Josiah Kemp sat at the window of the fir-wood cabin he had built with his own hands and watched the autumn waters rise; the nearby lake’s arms were too full, too full, and spilling over.
Behind him, his daughter Elizabeth—all of three, all of wonder and only three years old—played with her doll on the floor before the woodstove. The doll was just a little homemade thing no bigger than a man’s hand, with wooden button eyes and a hand-stitched calico dress and a full head of her mother’s own nut-brown ringlets, lovingly trimmed.
It had been made before any one of them knew what was going to happen.

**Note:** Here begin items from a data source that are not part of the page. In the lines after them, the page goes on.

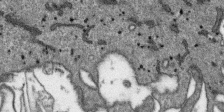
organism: Human
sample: Lung epithelial cells, uninfected (mock) control
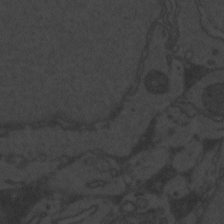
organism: Zebrafish
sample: Macrophage infected with Toxoplasma gondii
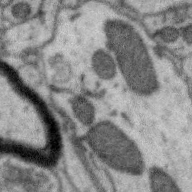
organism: Zebra finch
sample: Brain
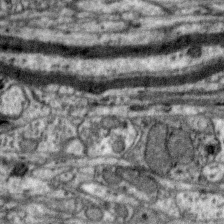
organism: Zebra finch
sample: Brain
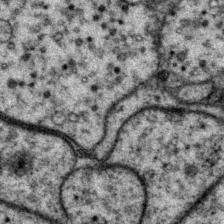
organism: P. pacificus
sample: Pharynx
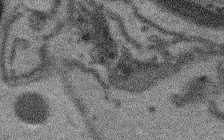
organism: Arabidopsis thaliana
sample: Root tip
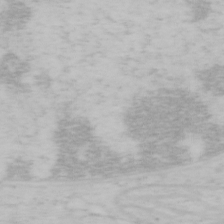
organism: Mouse
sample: OT-I killer T cells with ID8 ovarian cancer cells
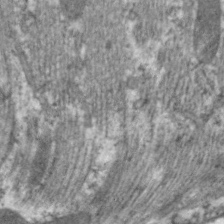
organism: C. elegans
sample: Pharynx
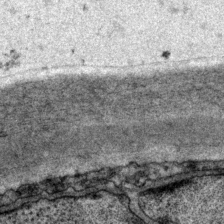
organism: P. pacificus
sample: Pharynx
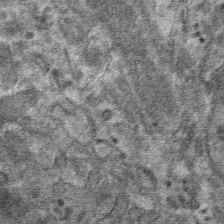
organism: Mouse
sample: Mouse hepatocytes
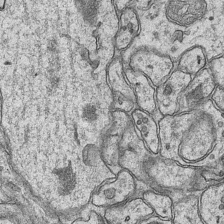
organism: Mouse
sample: CA1 Hippocampus
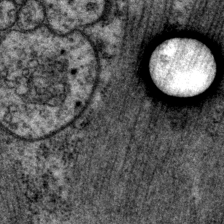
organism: P. pacificus
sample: Pharynx
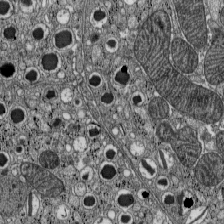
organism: C57BL Mouse
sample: Pancreatic islet
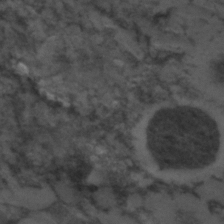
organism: C. elegans
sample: C. elegans embryo
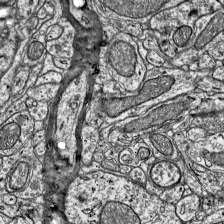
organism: Mouse
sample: Visual Cortex
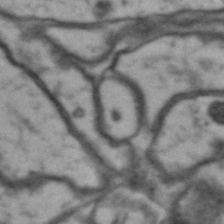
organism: Drosophila
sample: Brain
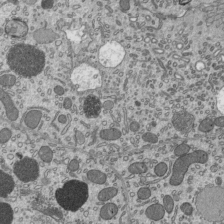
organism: Mouse
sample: Mouse epididymis efferent ductule cilia
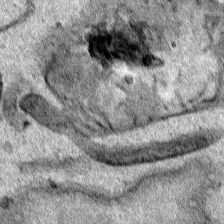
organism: Human
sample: Mitochondria in HCT116 cells
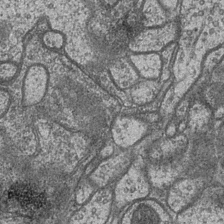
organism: Drosophila
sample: Optic medulla
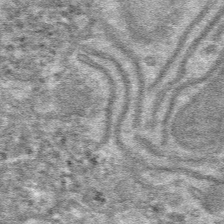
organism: Mouse
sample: Mouse hepatocytes
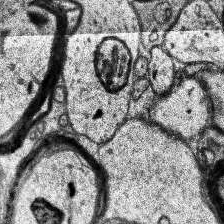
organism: Human
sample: Temporal Lobe
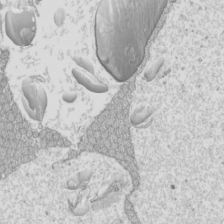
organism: Mouse
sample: Cilia; mouse epididymis
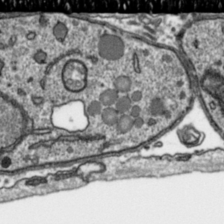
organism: Toxoplasma gondii
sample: Parasites in a vacuole inside a host cell
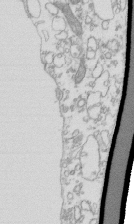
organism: Mouse
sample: Macrophages
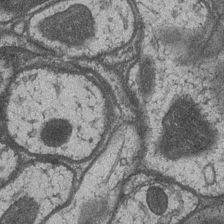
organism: Drosophila
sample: Optic medulla
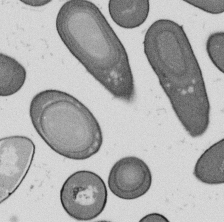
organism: B. subtilis
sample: Bacterial spore
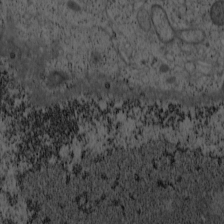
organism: African green monkey
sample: COS-7 cells
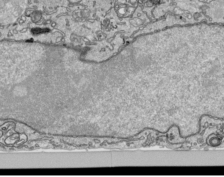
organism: Human
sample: Mitochondria in HCT116 cells
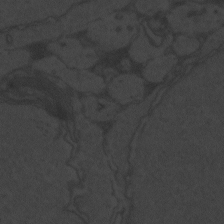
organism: Zebrafish
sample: Macrophage infected with Toxoplasma gondii
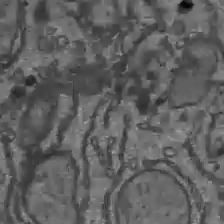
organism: C57BL Mouse
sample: Liver
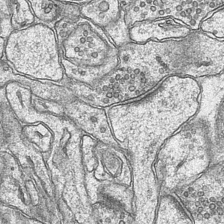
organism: Mouse
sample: CA1 Hippocampus
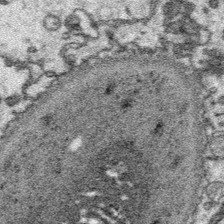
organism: Platynereis dumerilii
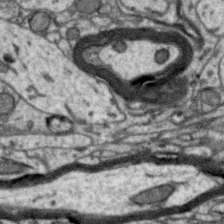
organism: Zebra finch
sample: Brain
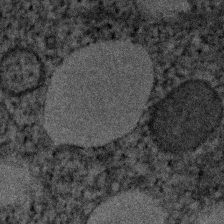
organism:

Josiah watched the rain, the dark clouds hovering like early night over the surrounding woods, and thought about the burial plot out behind the cabin, just up the hill into the treeline a little. It gave him an ache somewhere beneath his breastbone to think that this water would rise enough to sweep her away, and her only freshly gone to rest.
It was hard to think of her at all.
Instead, Josiah thought about the larder, how long he figured it all might last. When they had left the town across the water months before, left everything behind to move out here to this thickly-wooded place, they had dreamed such dreams. The quiet, the peace had all seemed so possible in the cold sunshine of March, when they had arrived. They were young and ready to work. Josiah had felled the trees and built the cabin, and Grace, well…Grace held it all together. Grace minded her child. Grace traveled into town to buy the chickens, to buy the seeds, to stock the larder. Grace took to it all like a duck to water.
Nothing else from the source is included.